> [What is needed]: Copy out the entries below exactly as they stand, but only from the line containing "неоготика 19 век" through the line containing "Edifício da Câmara".

> [Data in this exercise]:
"""

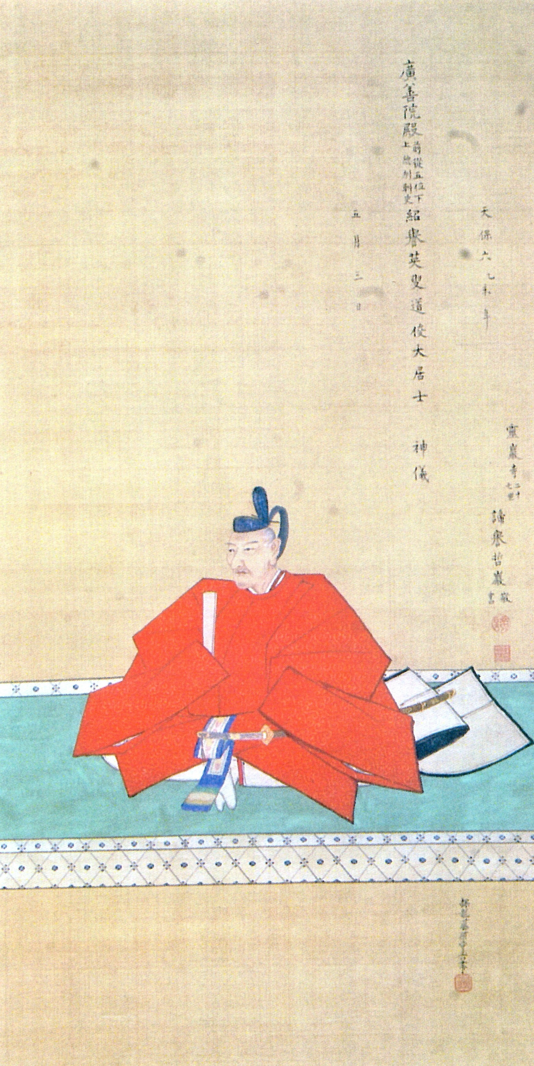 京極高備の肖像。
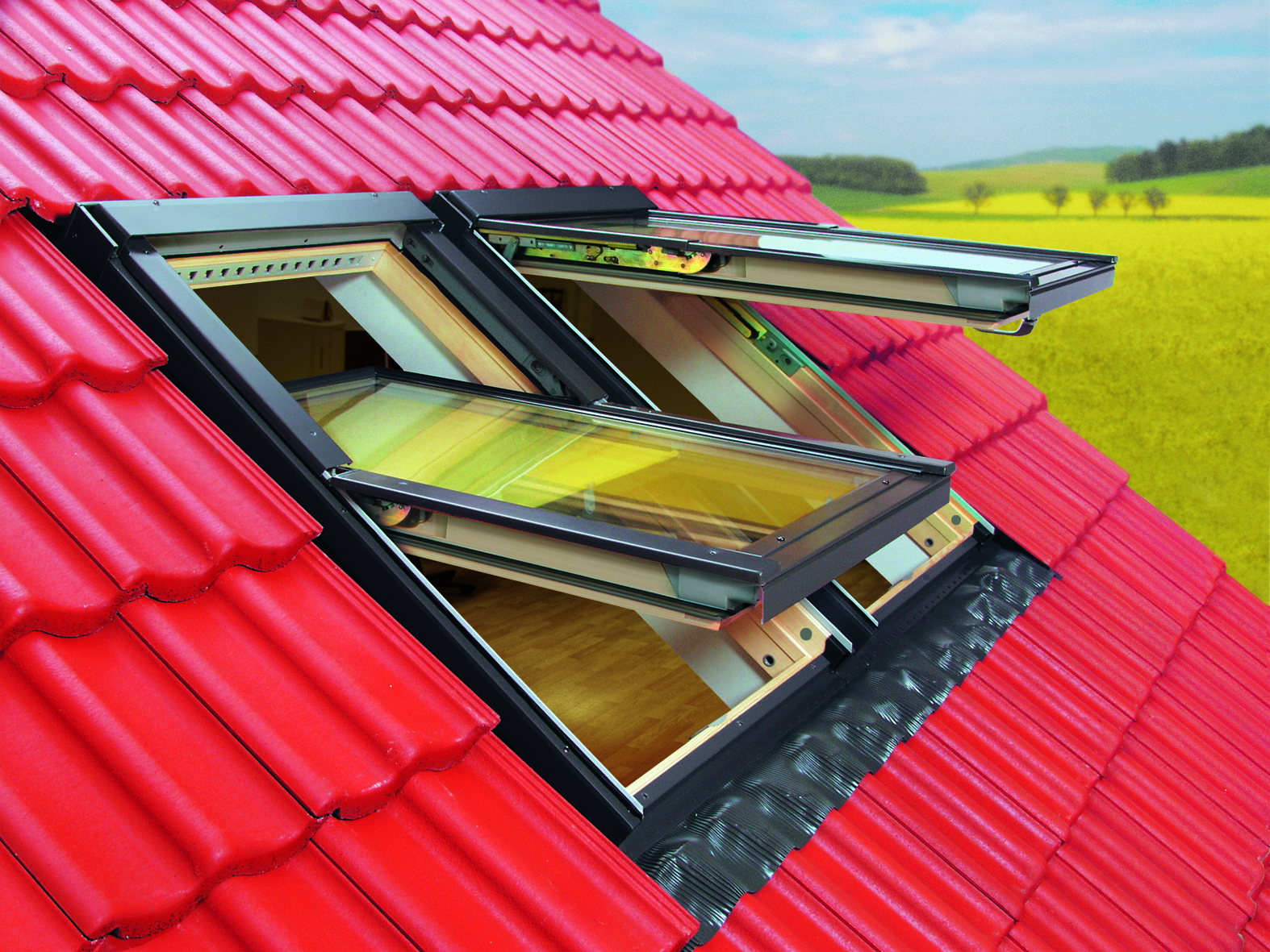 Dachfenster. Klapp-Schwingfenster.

"""
"""

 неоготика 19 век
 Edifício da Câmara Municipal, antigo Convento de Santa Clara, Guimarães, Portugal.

"""

> [Response area]:
 неоготика 19 век
 Edifício da Câmara Municipal, antigo Convento de Santa Clara, Guimarães, Portugal.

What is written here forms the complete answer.